Utilizing Custom Data Types with Vineyard¶
At this point, we have successfully defined our custom data types and integrated them with Vineyard. Now, we can demonstrate how to build these custom data types using the Vineyard client and retrieve them for further processing.
int main(int argc, char** argv) {
std::string ipc_socket = std::string(argv[1]);
Client client;
VINEYARD_CHECK_OK(client.Connect(ipc_socket));
LOG(INFO) << "Connected to IPCServer: " << ipc_socket;
auto builder = VectorBuilder<int>(3);
builder[0] = 1;
builder[1] = 2;
builder[2] = 3;
auto result = builder.Seal(client);
auto vec = std::dynamic_pointer_cast<Vector<int>>(client.GetObject(result->id()));
for (size_t index = 0; index < vec->length(); ++index) {
std::cout << "element at " << index << " is: " << (*vec)[index] << std::endl;
}
}
Cross-Language Compatibility¶
Vineyard maintains consistent design principles across SDKs in various languages, such as Java and Python. For an example of Vineyard objects and their builders in Python, please refer to Builders and resolvers.

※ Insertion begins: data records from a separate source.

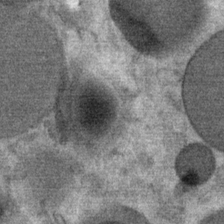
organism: Mouse
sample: Mouse Salivary gland
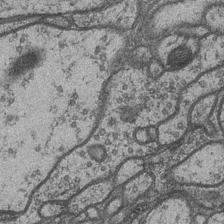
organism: Drosophila
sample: Optic medulla
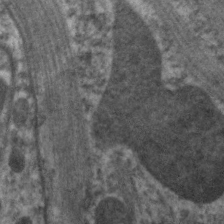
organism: C. elegans
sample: Pharynx
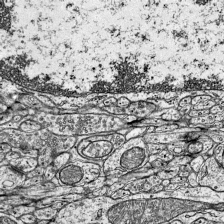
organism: Mouse
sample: Visual Cortex
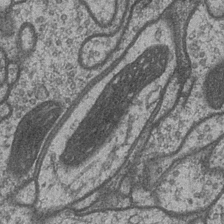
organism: Drosophila
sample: Optic medulla
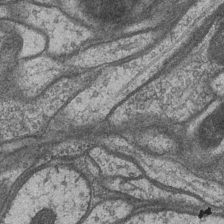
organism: Drosophila
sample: Optic medulla
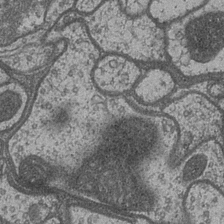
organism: Drosophila
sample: Optic medulla
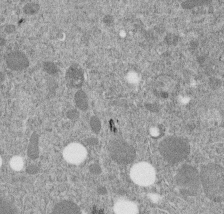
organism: C. elegans
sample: C. elegans embryo early stage
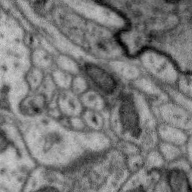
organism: Zebra finch
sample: Brain
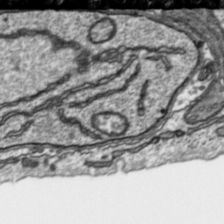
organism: Toxoplasma gondii
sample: Parasites in a vacuole inside a host cell
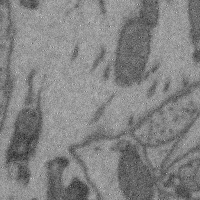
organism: Mouse
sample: Cerebral cortex
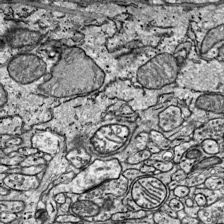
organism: Mouse
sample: Visual Cortex
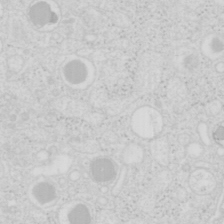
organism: Mouse
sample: Pancreas
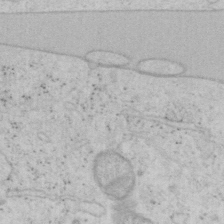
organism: Human
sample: HeLa cells
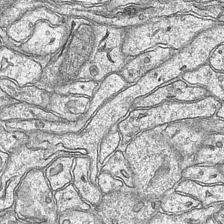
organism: Mouse
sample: CA1 Hippocampus
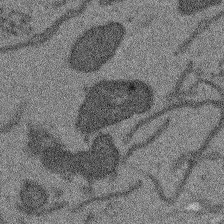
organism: Arabidopsis thaliana
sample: Root tip
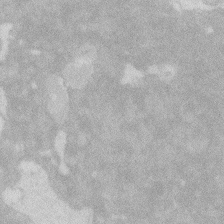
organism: Zebrafish
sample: Macrophage
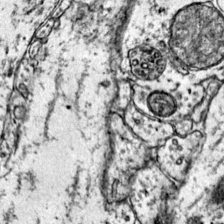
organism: Mouse
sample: Primary visual cortex
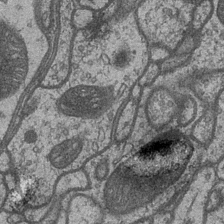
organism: Drosophila
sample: Optic medulla
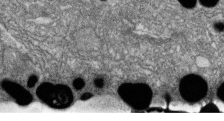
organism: Zebrafish
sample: Cilia; retinal pigment epithelium
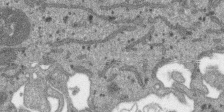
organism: Human
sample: Lung epithelial cells infected with SARS-CoV-2
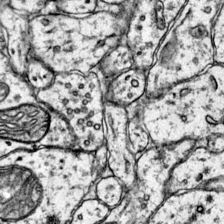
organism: Mouse
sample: Primary visual cortex
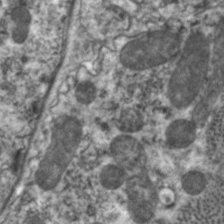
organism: C. elegans
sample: Pharynx
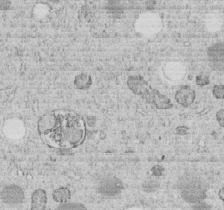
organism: C. elegans
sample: C. elegans embryo early stage
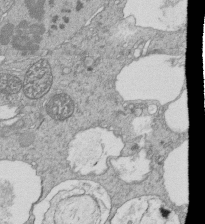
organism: Tetrahymena
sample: Cilia in tetrahymena
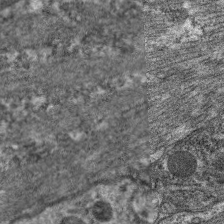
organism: C. elegans
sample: Pharynx
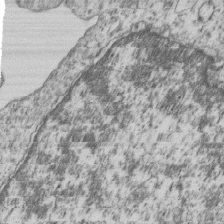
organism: Human
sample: MDA-MB-231 cells

As demonstrated in the example above, there is a significant amount of boilerplate code involved in defining constructors and builders. To simplify the integration with Vineyard, we are developing a code generator that will automatically produce SDKs in different languages based on a C++-like Domain Specific Language (DSL). Stay tuned for updates!
For a sneak peek at how the code generator works, please refer to array.vineyard-mod and arrow.vineyard-mod.